Tout est affaire de démarche : quel pas précède l’autre, du business ou du journalisme ? Ne faut-il pas dans le raisonnement commencer par le début ? On ne peut pas dire d’emblée sous quelle forme précise peut apparaître l’offre demandée par le guadeloupéen. Le sait-il lui-même ? En la matière, c’est l’offre qui a fini par façonner la demande, pour le meilleur et plus souvent pour le pire. Si bien que la demande s’exprime aujourd’hui comme suit : « Nous voulons comme France-Antilles, mais en mieux » ou « tout le contraire de France-Antilles » ou, encore plus nettement « un quotidien guadeloupéen par et pour les guadeloupéens »… C’est bien complexe tout cela. Mais en même temps, bien que l’on parte forcément du « déjà-vu », du « déjà-là », d’une expérience concrète du passé ou de ce qui se dessine à travers d’autres réseaux, on tourne autour d’un profond besoin : être au courant, être informé, avoir des nouvelles de son entour, comprendre son monde et le monde. Cela ne fait pas vivre au sens alimentaire, mais ça permet d’exister, en être citoyen.

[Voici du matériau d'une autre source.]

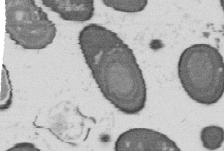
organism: B. subtilis
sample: Bacterial spore
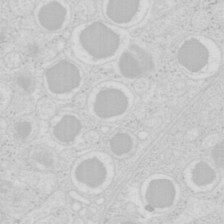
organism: Mouse
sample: Pancreas
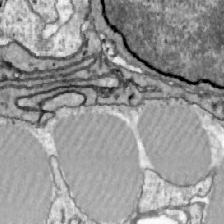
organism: Zebrafish
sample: Actinotrichia fibers
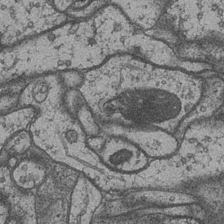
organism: Drosophila
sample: Optic medulla
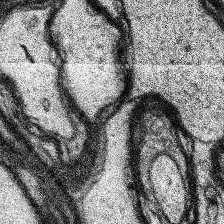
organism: Human
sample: Temporal Lobe
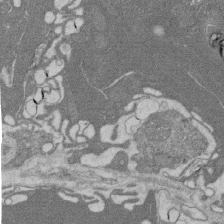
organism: Rat
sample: Salivary granule
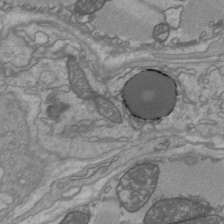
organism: C57BL Mouse
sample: Heart
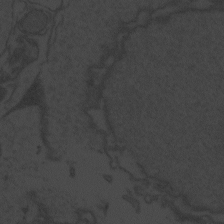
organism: Zebrafish
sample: Macrophage infected with Toxoplasma gondii
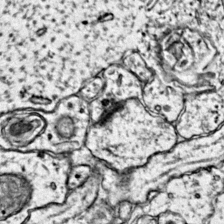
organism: Mouse
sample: Primary visual cortex
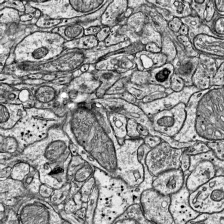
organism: Mouse
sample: Visual Cortex
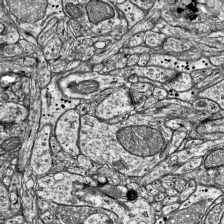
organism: Mouse
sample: Visual Cortex
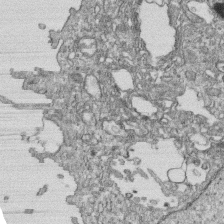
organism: Human
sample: HeLa cell HIV synapse
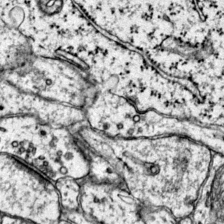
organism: Mouse
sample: Primary visual cortex
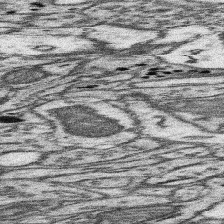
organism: Mouse
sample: Somatosensory cortex neuropil
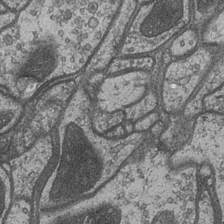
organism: Drosophila
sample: Optic medulla
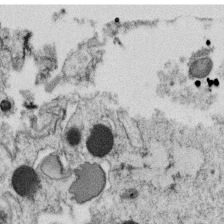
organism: C. elegans
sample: C. elegans oocyte; sperm cells
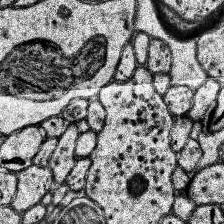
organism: Human
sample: Temporal Lobe
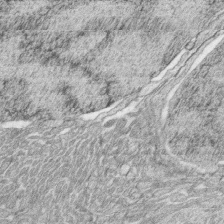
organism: Zebrafish
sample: synaptic ribbons in rod cells and cone cells
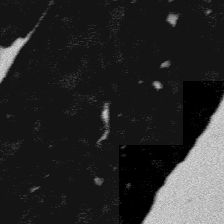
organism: Platynereis dumerilii
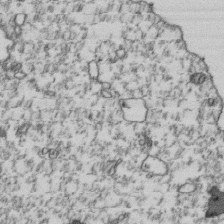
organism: Human
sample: Activated Jurkat CD4+ T cells
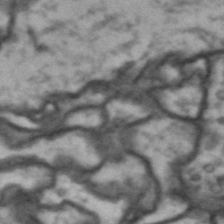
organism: Drosophila
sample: Brain
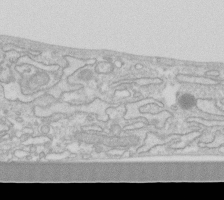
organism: Human
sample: Fibroblast cells
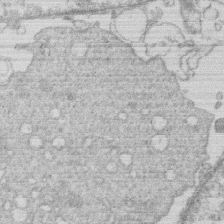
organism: Human
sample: Macrophage cells
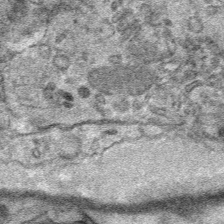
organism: Mouse
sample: Mouse Salivary gland
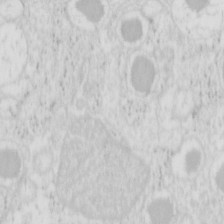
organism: Mouse
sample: Pancreas
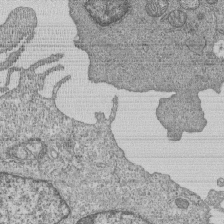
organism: Human
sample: MDA-MB-231 cells
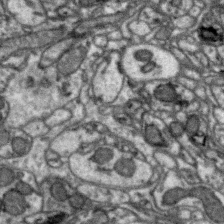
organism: Zebra finch
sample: Brain
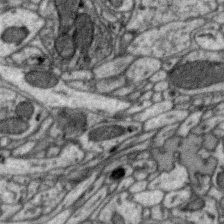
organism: Zebra finch
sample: Brain
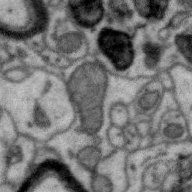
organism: Zebra finch
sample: Brain
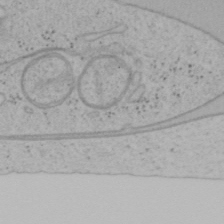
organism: Human
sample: HeLa cells
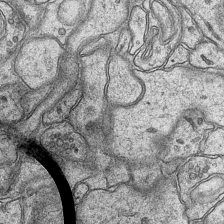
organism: Mouse
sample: CA1 Hippocampus
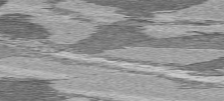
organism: C57BL Mouse
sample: Heart
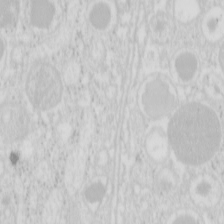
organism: Mouse
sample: Pancreas
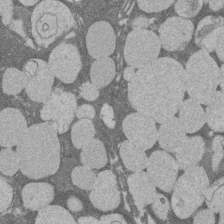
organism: Rat
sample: Salivary granule
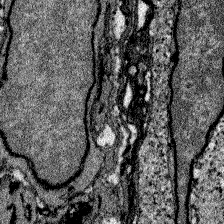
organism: Zebrafish
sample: Larval olfactory bulb
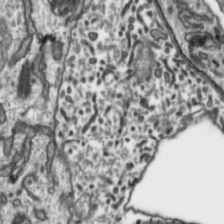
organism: Toxoplasma gondii
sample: Parasites in a vacuole inside a host cell
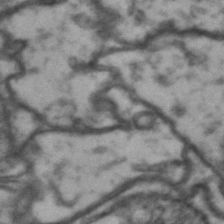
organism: Drosophila
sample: Brain
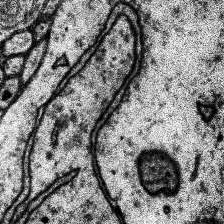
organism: Human
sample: Temporal Lobe
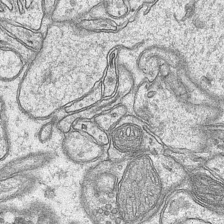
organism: Mouse
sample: CA1 Hippocampus
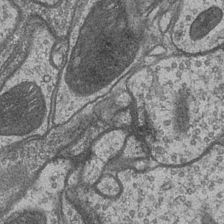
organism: Drosophila
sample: Optic medulla
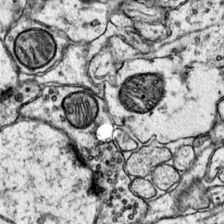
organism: Mouse
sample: Primary visual cortex
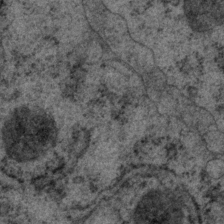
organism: P. pacificus
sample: Pharynx
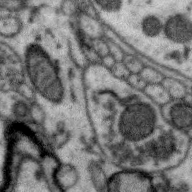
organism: Zebra finch
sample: Brain

Pour l’alimentaire comme l’immatériel, quand une communauté ne parvient pas à satisfaire ses besoins par elle-même, elle se tourne béante vers l’extérieur. Elle devient dépendante, elle s’accoutume à se regarder avec les yeux des autres, croyant se reconnaître. Alors quand, pour mille raisons, naturelles ou accidentelles, vient la rupture de stock, elle se sent démunie, impuissante, désemparée, aveugle, sourde et muette. Faut-il d’abord répondre à son trouble par des chiffres, lui dire combien son existence coûte cher aux autres, combien sa liberté est conditionnée par le marché ? C’est hélas le discours comptable du patron de presse qui a oublié le journalisme en chemin ou que les nécessités du business ont contraint à ne raconter que des comptes.

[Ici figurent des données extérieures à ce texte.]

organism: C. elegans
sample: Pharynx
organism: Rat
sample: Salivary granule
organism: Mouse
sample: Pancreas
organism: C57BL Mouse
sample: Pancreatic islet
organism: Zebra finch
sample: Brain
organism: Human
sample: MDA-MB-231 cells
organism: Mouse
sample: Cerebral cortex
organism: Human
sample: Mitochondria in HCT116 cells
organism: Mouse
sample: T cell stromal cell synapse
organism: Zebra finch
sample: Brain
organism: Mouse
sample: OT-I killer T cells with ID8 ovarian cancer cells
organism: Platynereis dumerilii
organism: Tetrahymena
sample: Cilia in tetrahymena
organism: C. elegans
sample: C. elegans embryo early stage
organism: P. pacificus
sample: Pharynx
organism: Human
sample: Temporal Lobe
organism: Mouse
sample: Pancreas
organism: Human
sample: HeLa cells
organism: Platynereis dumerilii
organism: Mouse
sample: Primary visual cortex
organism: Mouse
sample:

La fonction avant l’organe

Avant d’être une question économique, l’existence ou la disparition d’une presse (d’un média, en général) est une question d’ordre culturel. C’est une voix qui se fait entendre ou s’éteint. Une voix qui de plusieurs façons, de l’oral à l’écrit et au visuel, porte le récit des faits de société, des décisions des gouvernants et des forces civiles, apporte des idées. Des informations vitales et utiles, jusqu’aux reportages conduisant aux découvertes de la face dissimulée du monde ou aux reportages subjectifs teintés d’humour et d’ironie, de photographies suggestives et de caricatures. Il faut y voir le prolongement moderne de la fonction élémentaire occupée à l’origine par les troubadours, les griots, les colporteurs, les messagers de toutes sortes.

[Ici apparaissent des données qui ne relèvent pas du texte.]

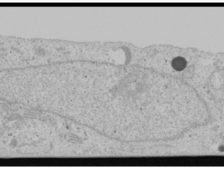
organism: Human
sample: Mitochondria in U2OS cells
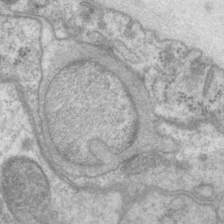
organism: P. pacificus
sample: Pharynx
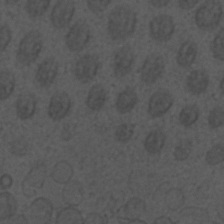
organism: C. elegans
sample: C. elegans embryo
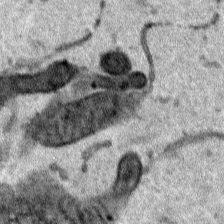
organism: Human
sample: Mitochondria in HCT116 cells
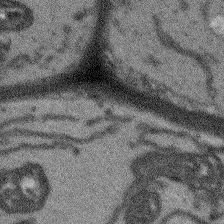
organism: Arabidopsis thaliana
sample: Root tip
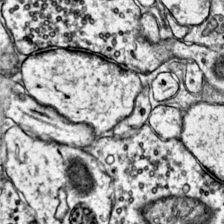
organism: Mouse
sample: Primary visual cortex
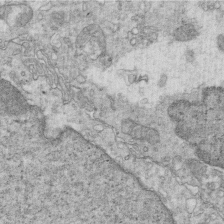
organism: Mouse
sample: Multiciliated cells
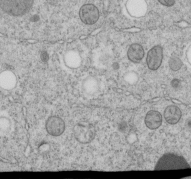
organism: C. elegans
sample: C. elegans embryo early stage
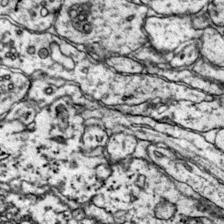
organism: Mouse
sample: Primary visual cortex
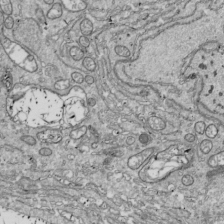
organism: Drosophila
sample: Cell division; meiosis; drosophila spermatocytes
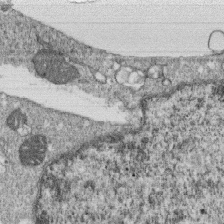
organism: African green monkey
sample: Vero E6 cells infected with SARS-CoV-2
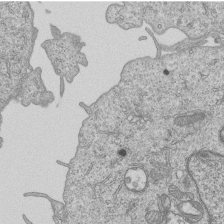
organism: Human
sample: MDA-MB-231 cells
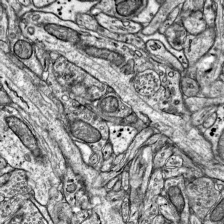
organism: Mouse
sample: Visual Cortex
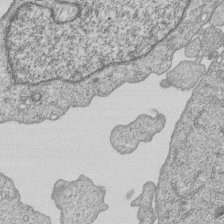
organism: Human
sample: MDA-MB-231 cells
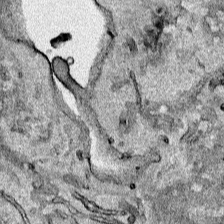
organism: Human
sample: Mitochondria in HCT116 cells
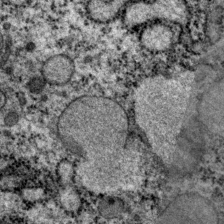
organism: P. pacificus
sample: Pharynx
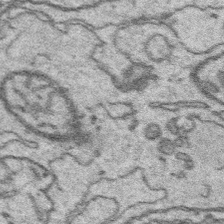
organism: Platynereis dumerilii
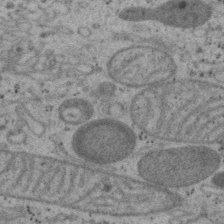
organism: Human
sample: HeLa cells
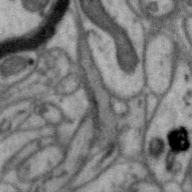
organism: Zebra finch
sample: Brain

C’est cette évolution, avec la nécessité de toucher le plus grand nombre, le plus instantanément possible, qui a conduit cette fonction à dépasser les pratiques artisanales pour rencontrer l’industrie. On est amené au fur et à mesure à identifier des « métiers » rémunérés, mais toujours autour du coeur de métier, encore nommé « journalisme », qui apporte toute la matière intellectuelle. Evolution des méthodes, des outils de recherche et de collecte, de vérification, des modes de fabrication, de publication et de distribution. Et la technologie qui va avec : imprimerie, téléphone, radio-tv, internet. Tout ce qui appelle de l’investissement financier.

La question qui nous préoccupe aujourd’hui en Guadeloupe ne peut être analysée en dehors de tout ce qui vient d’être exposé. Avant l’organe, la fonction ; avant l’emploi, l’activité. Et après, seulement après : le coût du nécessaire. Seulement le nécessaire. Puis, les partenaires intéressés à l’aventure journalistique. L’excitation immédiate créée par la disparition de France-Antilles demande un pas de côté. Ensuite, les vrais acteurs pourront entrer en scène en croisant ceux qui sortent du théâtre, las de s’être lamentés pour l’argent qu’on ne gagne pas assez dans ce genre d’exercice. Les seules questions qui vaudront dès lors seront les suivantes : la presse nécessaire à la Guadeloupe peut-elle nourrir dignement ceux qui la font, sans accumuler d’énormes profits pour une poignée de faux-magnats ? Faut-il que les futurs patrons de presse aient un compte en banque très au-dessus de la moyenne à la place du coeur de métier ? Avant tout, continuer la fonction de la presse en la réhabilitant, avec l’écosystème qui convient autour d’elle, n’est-ce pas de cela qu’il s’agit ?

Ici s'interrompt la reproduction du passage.